In 1971, Firebird power levels started to drop. That year Pontiac offered a low-compression version of the 455 HO with an SAE gross horsepower rating of 335 as an optional engine in the Trans AM. Horsepower ratings fell again in 1972, though Pontiac used the better-breathing round-port heads to help compensate for the power drained off by new emissions control equipment.
Power appeared to fall again in 1973, but that was the case only for those living in the rarified world of numbers on paper. In the real world, 1973 marked a resurgence of Pontiac performance, in the form of the Super Duty 455 option available on the Formula and Trans AM versions of the Firebird.
The SD455 engine combined every high-performance piece remaining in Pontiac parts catalog - radical camshaft, big carburetor, four-bolt main-bearing caps, forge connecting rods, aluminum flat-top pistons - in a last-ditch effort not to let the encroaching nanny state strangle the fun out of performance cars. With a low 8.4:1 compression ration, the engine was only rated at 290 horsepower, not the stuff of which muscle car legends are made.
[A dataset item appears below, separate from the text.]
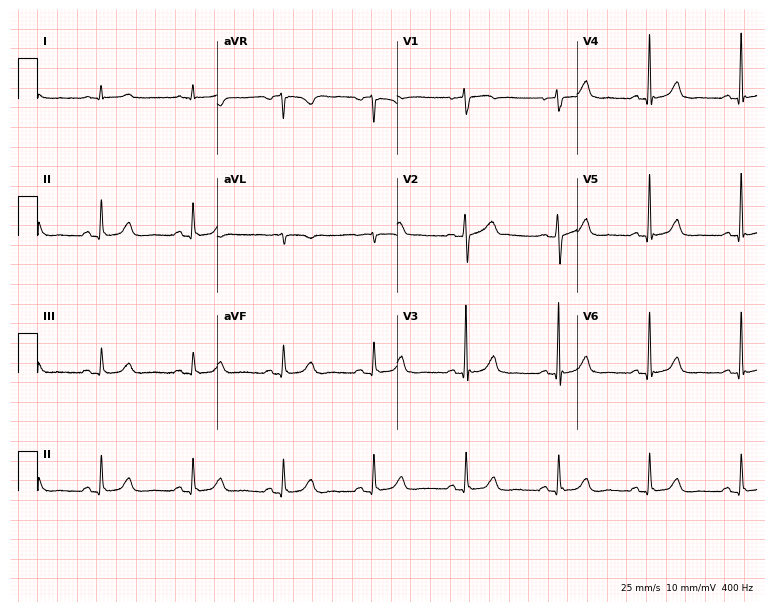
12-lead ECG from a 66-year-old male. Labelled as a normal ECG.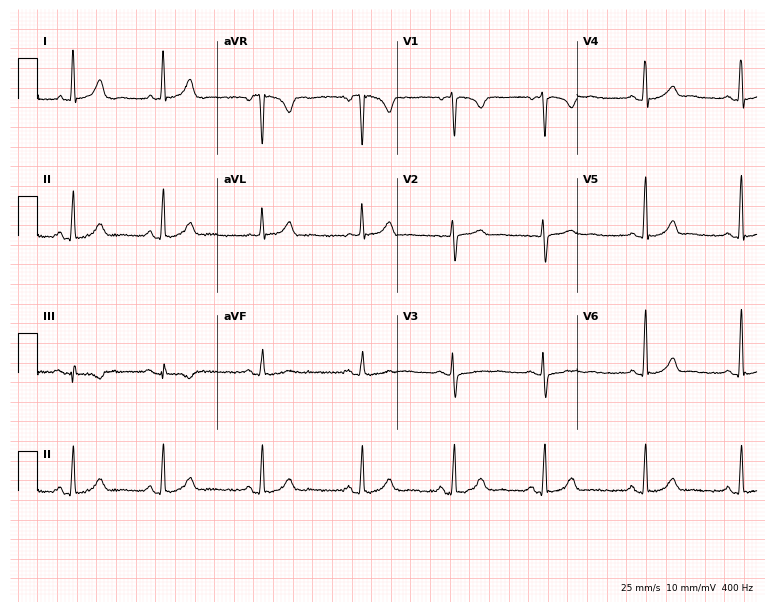
Standard 12-lead ECG recorded from a female patient, 36 years old. Read as a normal ECG.

But that horsepower rating told only part of the Super Duty story.
While the SD455 was rated at only 290 horsepower, it was rated at 390 ft-lb of torque, and that was using the SAE gross torque rating of 490 ft-lb., when measured using the SAE net method, that same engine generated 390 ft-lb of torque, as did the SD455. Any engine that generates as much torque as a 426 Hemi deserves a place in the pantheon of great motors. Without question the SD455 Firebirds were the true muscle cars, as their 13-second quarter-mile times bear out.
They were the last of the true muscle cars, as it turned out. Pontiac got a late start building SD455 Firebirds and only produced 396 examples in 1973. In 1974 Pontiac built 943 SD455 Formulas and Trans AMs before the engine fell victim to the OPEC-induced oil shock.
After that, the Super Duty engine disappeared from Pontiac's option list and with it the last of the true big-engine muscle cars. Pontiac would continue trying to maintain its reputation as GMs performance division, producing some admirable cars along the way. Pontiac engineers managed to massage 220 horsepower from the 400-cubic-inch engine used in the 1978 Trans Am, and even resorted to turbo charging when it was forced to scale back to a small 301-cubic-inch engine for the 1980 Trans AM. But they were fighting a losing battle. It would be nearly two-decades before performance once again rose to SD455 levels.